Rapid prediction of single-site adsorbate probability distributions in metal–organic frameworks using graph neural networks

Abstract

Metal–organic frameworks (MOFs) are porous crystalline materials assembled from inorganic nodes and organic linkers. These materials have garnered significant interest for gas separation and storage applications, particularly because of their porosity and their tunability due to their massive design space. However, navigating such a massive design space poses significant challenges. Atomistic simulation techniques have been applied to accelerate discovery and design of MOFs for various applications. A key property obtained from these simulations is the adsorbate probability distribution (APD). An APD maps the probability of finding an adsorbate molecule in the pore of a MOF at a given temperature and pressure, whose maxima correspond to free energy minima (i.e., binding sites). While APDs and binding sites are not easily accessible experimentally, their generation via simulation is tractable. However, high-throughput generation of APDs still requires long simulation times to converge.
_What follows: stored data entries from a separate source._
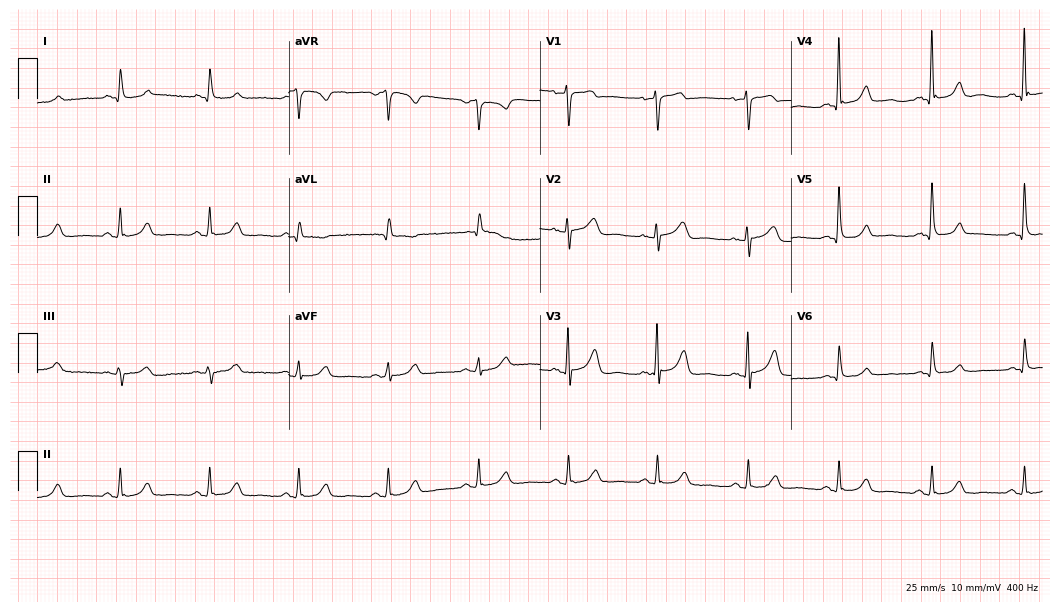
12-lead ECG (10.2-second recording at 400 Hz) from a 55-year-old male. Labelled as a normal ECG.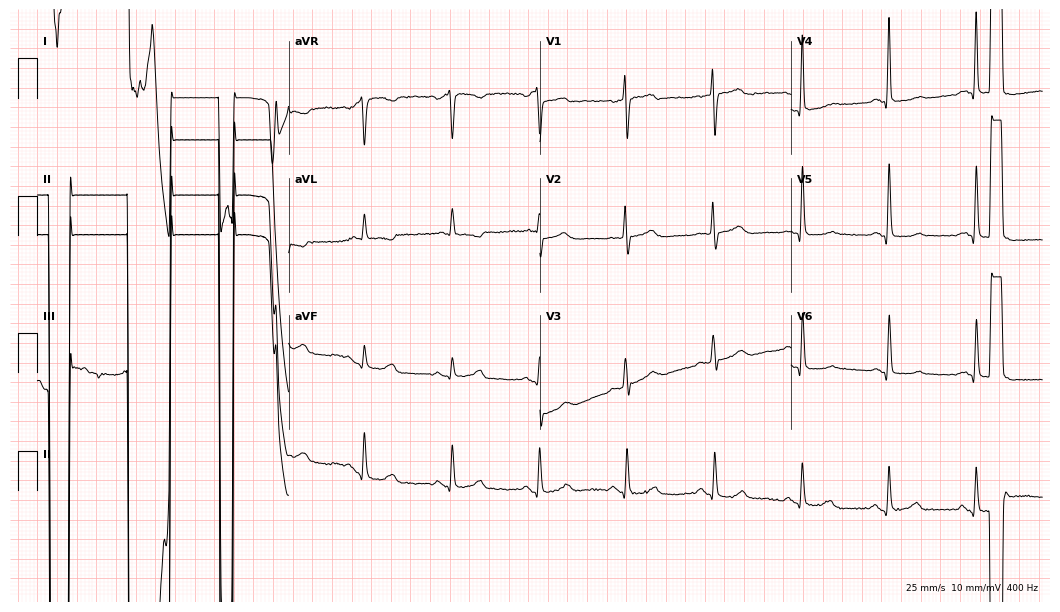
Resting 12-lead electrocardiogram (10.2-second recording at 400 Hz). Patient: a woman, 59 years old. None of these six findings is recorded: first-degree AV block, right bundle branch block (RBBB), left bundle branch block (LBBB), sinus bradycardia, atrial fibrillation (AF), sinus tachycardia.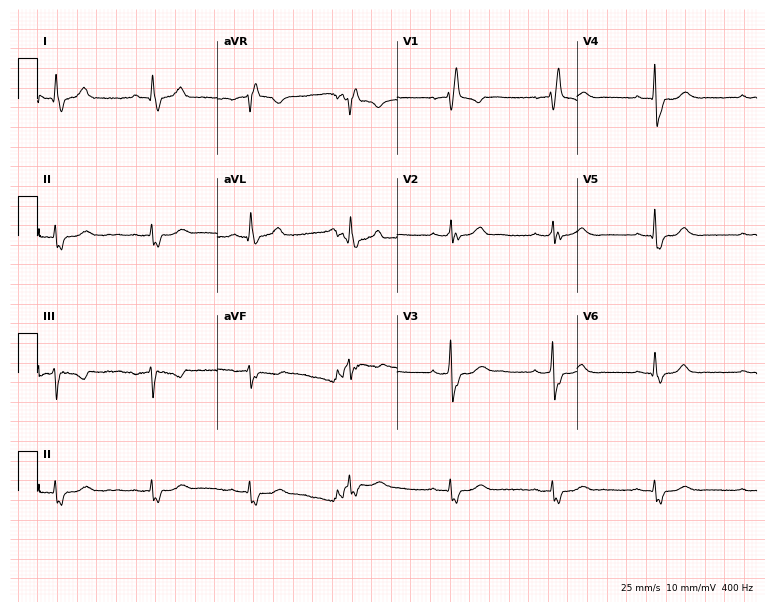
12-lead ECG from a male patient, 53 years old. Findings include right bundle branch block.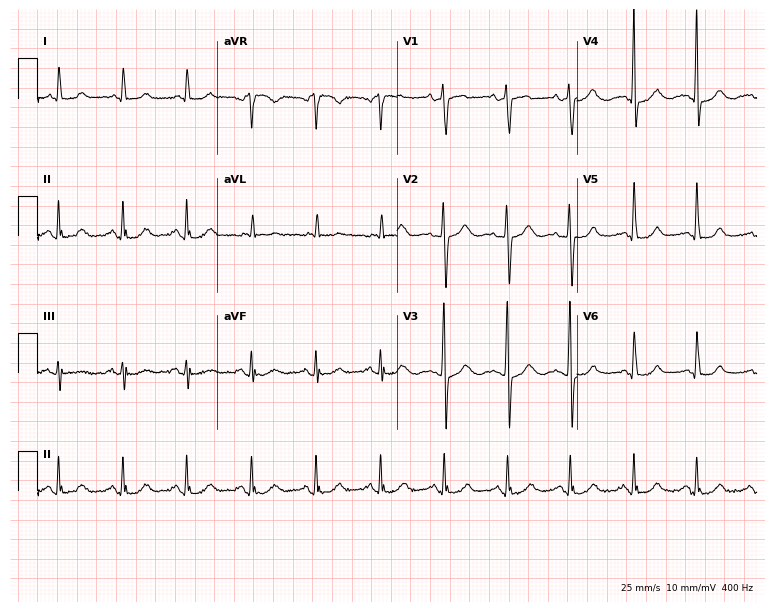
Electrocardiogram, a 70-year-old woman. Of the six screened findings (first-degree AV block, right bundle branch block (RBBB), left bundle branch block (LBBB), sinus bradycardia, atrial fibrillation (AF), sinus tachycardia), none is recorded.

A machine learning (ML) model to predict APDs would enable the use of this property in data-driven pipelines to identify high performing materials or binding sites. To date, nobody has attempted to apply ML to the prediction of APDs or binding sites of MOFs. In this work, we present DeepAPD – an ML model which predicts APDs at a given temperature and pressure. As an initial proof of concept, the model has been trained on simple spherical adsorbates such as CH₄ and Xe. DeepAPD was found to generate APDs of MOFs at a speedup factor of >10⁵ in comparison to GCMC. An in-depth discussion of training strategies and dataset size/composition on model performance is presented. It was found that the APDs obtained by ML were sufficiently accurate to get a reliable estimation of binding sites in MOFs, particularly binding sites which have high probability. Finally, the transferability of the ML models was investigated by evaluating the performance of the GNN model on a dataset of experimentally characterized MOFs. We have also implemented the DeepAPD inference code into our binding site identification algorithm to facilitate an end-to-end MOF to binding site prediction. Future work will extend these models to more complex guests such as CO₂, N₂, and H₂O.